Considérant que, dès lors que par la présente décision il est fait droit aux conclusions de la requête de la SOCIETE ATLANTIQUE TERRAINS tendant à l’annulation de l’ordonnance du 27 mars 2003 par laquelle le juge des référés a rejeté sa demande de suspension des quatre décisions de préemption en cause, les conclusions de la même société tendant à l’annulation de l’ordonnance du 19 février 2003 ayant rejeté une précédente demande identique sont devenues sans objet ;

En ce gui concerne les conclusions tendant à l’application des dispositions de l’article L. 761-1 du code de iustice administrative

Considérant qu’il y a lieu, dans les circonstances de l’espèce, de faire application des dispositions de l’article L.761-1 du code de justice administrative et de condamner la communauté urbaine de Nantes à payer à la SOCIETE ATLANTIQUE TERRAINS une somme de 2 000 euros au titre des frais exposés par elle et non compris dans les dépens ;

D É C I D E :

Article 1er : L’ordonnance du juge des référés du tribunal administratif de Nantes en date du 27 mars 2003 est annulée.

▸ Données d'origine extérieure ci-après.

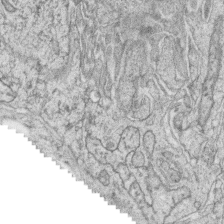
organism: Zebrafish
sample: synaptic ribbons in rod cells and cone cells
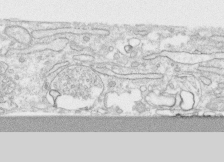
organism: Human
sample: CRL-1474
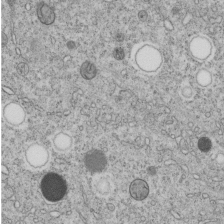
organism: C. elegans
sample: C. elegans embryo early stage
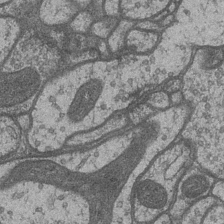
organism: Drosophila
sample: Optic medulla
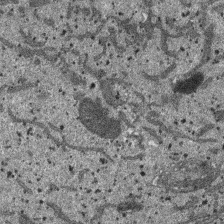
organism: Human
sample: Lung epithelial cells infected with SARS-CoV-2
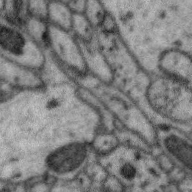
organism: Zebra finch
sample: Brain
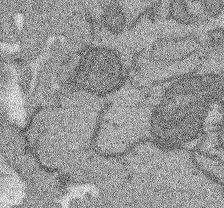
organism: Human
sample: HeLa cells
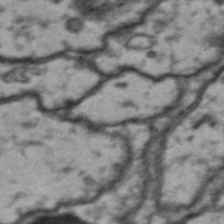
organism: Drosophila
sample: Brain
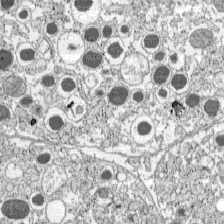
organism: C57BL Mouse
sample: Pancreatic islet
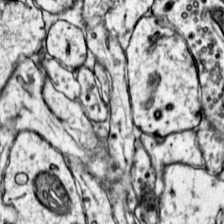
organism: Mouse
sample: Primary visual cortex
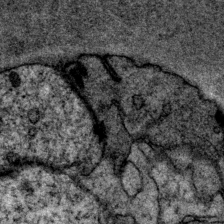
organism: P. pacificus
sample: Pharynx
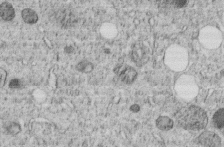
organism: C. elegans
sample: C. elegans embryo early stage
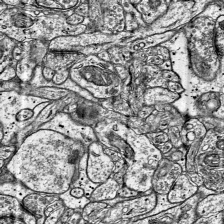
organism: Mouse
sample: Visual Cortex
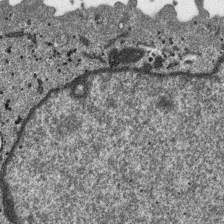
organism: Human
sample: Lung epithelial cells infected with SARS-CoV-2
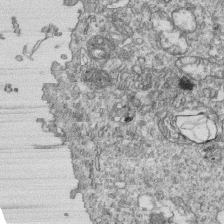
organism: Human
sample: HeLa cell HIV synapse
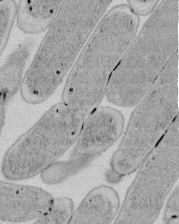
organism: E. coli
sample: Bacterial nucleoid
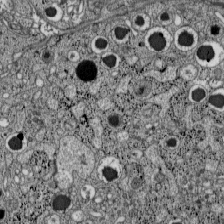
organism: C57BL Mouse
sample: Pancreatic islet
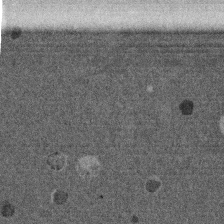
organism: Mouse
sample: Dividing mouse embryo 1 cell stage
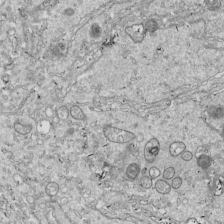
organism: Drosophila
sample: Cell division; meiosis; drosophila spermatocytes
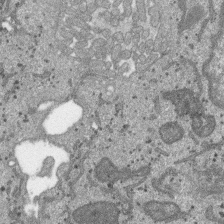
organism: Human
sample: Lung epithelial cells infected with SARS-CoV-2
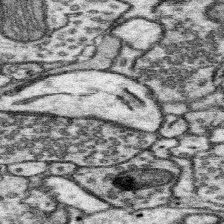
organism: Mouse
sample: Somatosensory cortex neuropil
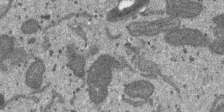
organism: Human
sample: Lung epithelial cells infected with SARS-CoV-2
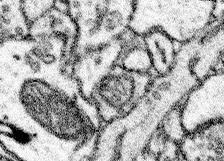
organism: Mouse
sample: Somatosensory cortex neuropil
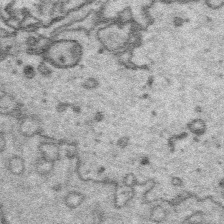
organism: Platynereis dumerilii
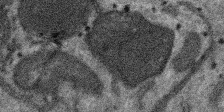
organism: Human
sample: Lung epithelial cells infected with SARS-CoV-2
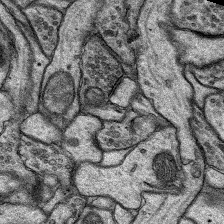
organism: Rat
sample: Hippocampus

Article 2 : L’exécution de la décision en date du 8 août 2002 par laquelle le président de la communauté urbaine de Nantes a fait usage du droit de préemption de la communauté urbaine sur la parcelle cadastrée ZB n° 62 est suspendue.

Article 3 : Il n’y a pas lieu de statuer sur les conclusions de la requête n° 254837 tendant à l’annulation de l’ordonnance en date du 19 février 2003.

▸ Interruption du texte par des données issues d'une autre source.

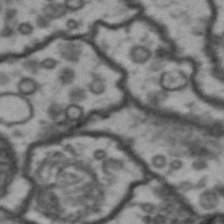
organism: Drosophila
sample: Brain
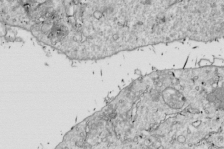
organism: Drosophila
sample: Cell division; meiosis; drosophila spermatocytes
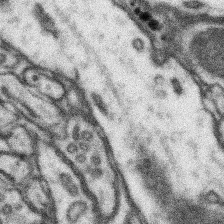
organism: Mouse
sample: Somatosensory cortex neuropil
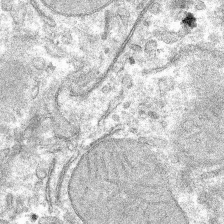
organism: Mouse
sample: Mouse hepatocytes
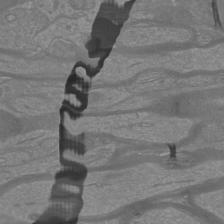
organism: Mouse
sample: Cortical neurons
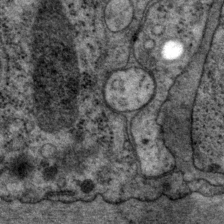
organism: P. pacificus
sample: Pharynx
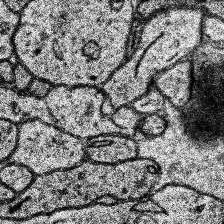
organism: Human
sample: Temporal Lobe
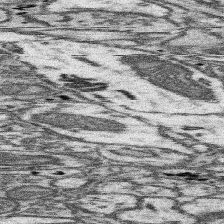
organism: Mouse
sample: Somatosensory cortex neuropil
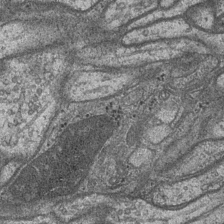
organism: Drosophila
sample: Optic medulla
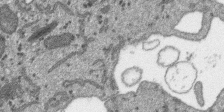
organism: Human
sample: Lung epithelial cells infected with SARS-CoV-2
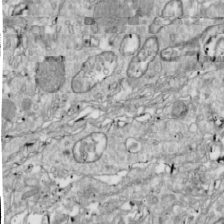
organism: Drosophila
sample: Cell division; meiosis; drosophila spermatocytes
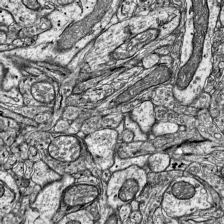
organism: Mouse
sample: Visual Cortex
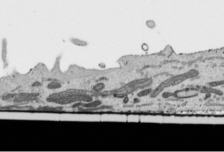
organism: Human
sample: Mitochondria in HCT116 cells
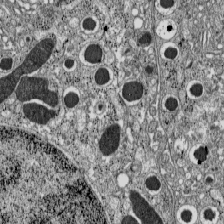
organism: C57BL Mouse
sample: Pancreatic islet
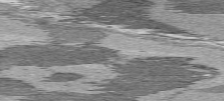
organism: C57BL Mouse
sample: Heart
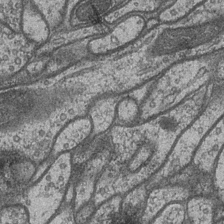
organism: Drosophila
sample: Optic medulla
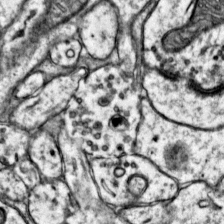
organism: Mouse
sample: Primary visual cortex
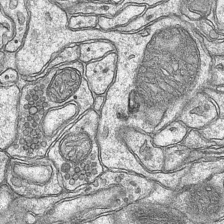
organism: Mouse
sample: CA1 Hippocampus
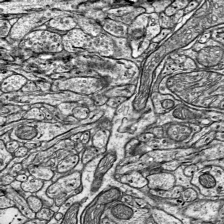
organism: Mouse
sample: Visual Cortex
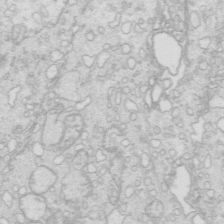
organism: Mouse
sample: Multiciliated cells
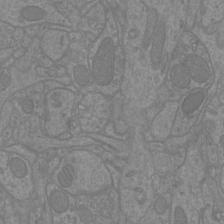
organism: Mouse
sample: Cortical neurons
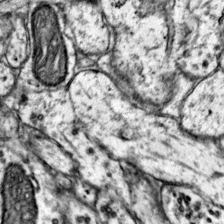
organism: Mouse
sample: Primary visual cortex
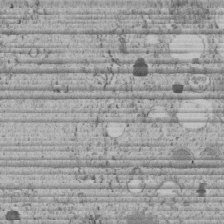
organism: C. elegans
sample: C. elegans embryo early stage
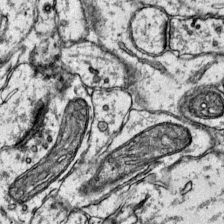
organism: Mouse
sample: Primary visual cortex
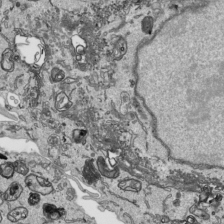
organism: Human
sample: Mitochondria in HCT116 cells
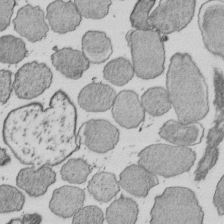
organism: E. coli
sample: Bacterial nucleoid
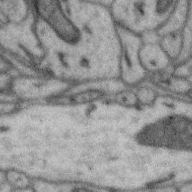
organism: Zebra finch
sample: Brain
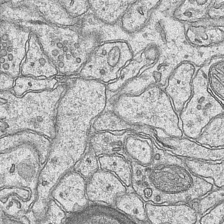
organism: Mouse
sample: CA1 Hippocampus
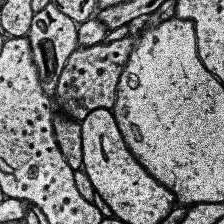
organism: Human
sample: Temporal Lobe
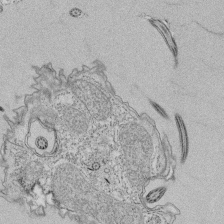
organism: Tetrahymena
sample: Cilia in tetrahymena
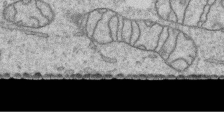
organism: Human
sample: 1205lu cells
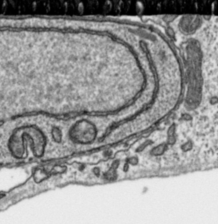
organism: Toxoplasma gondii
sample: Parasites in a vacuole inside a host cell
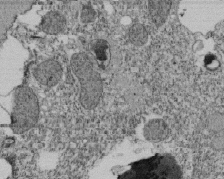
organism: Tetrahymena
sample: Cilia in tetrahymena
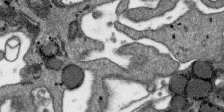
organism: Human
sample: Lung epithelial cells, uninfected (mock) control
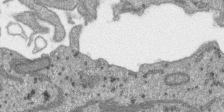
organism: Human
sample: Lung epithelial cells infected with SARS-CoV-2
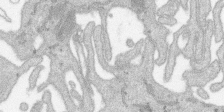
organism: Human
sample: Lung epithelial cells infected with SARS-CoV-2
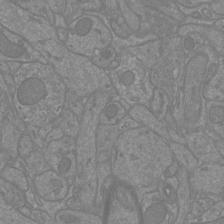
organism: Mouse
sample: Cortical neurons

Article 4 : Le surplus de la demande présentée par la SOCIETE ATLANTIQUE TERRAINS au juge des référés du tribunal administratif de Nantes est rejeté.

Article 5 : La communauté urbaine de Nantes versera à la SOCIETE ATLANTIQUE TERRAINS la somme de 2 000 euros au titre de l’article L. 761-1 du code de justice administrative.

Article 6 : La présente décision sera notifiée à la SOCIETE ATLANTIQUE TERRAINS, à la communauté urbaine de Nantes et au ministre de l’équipement, des transports, du logement, du tourisme et de la mer.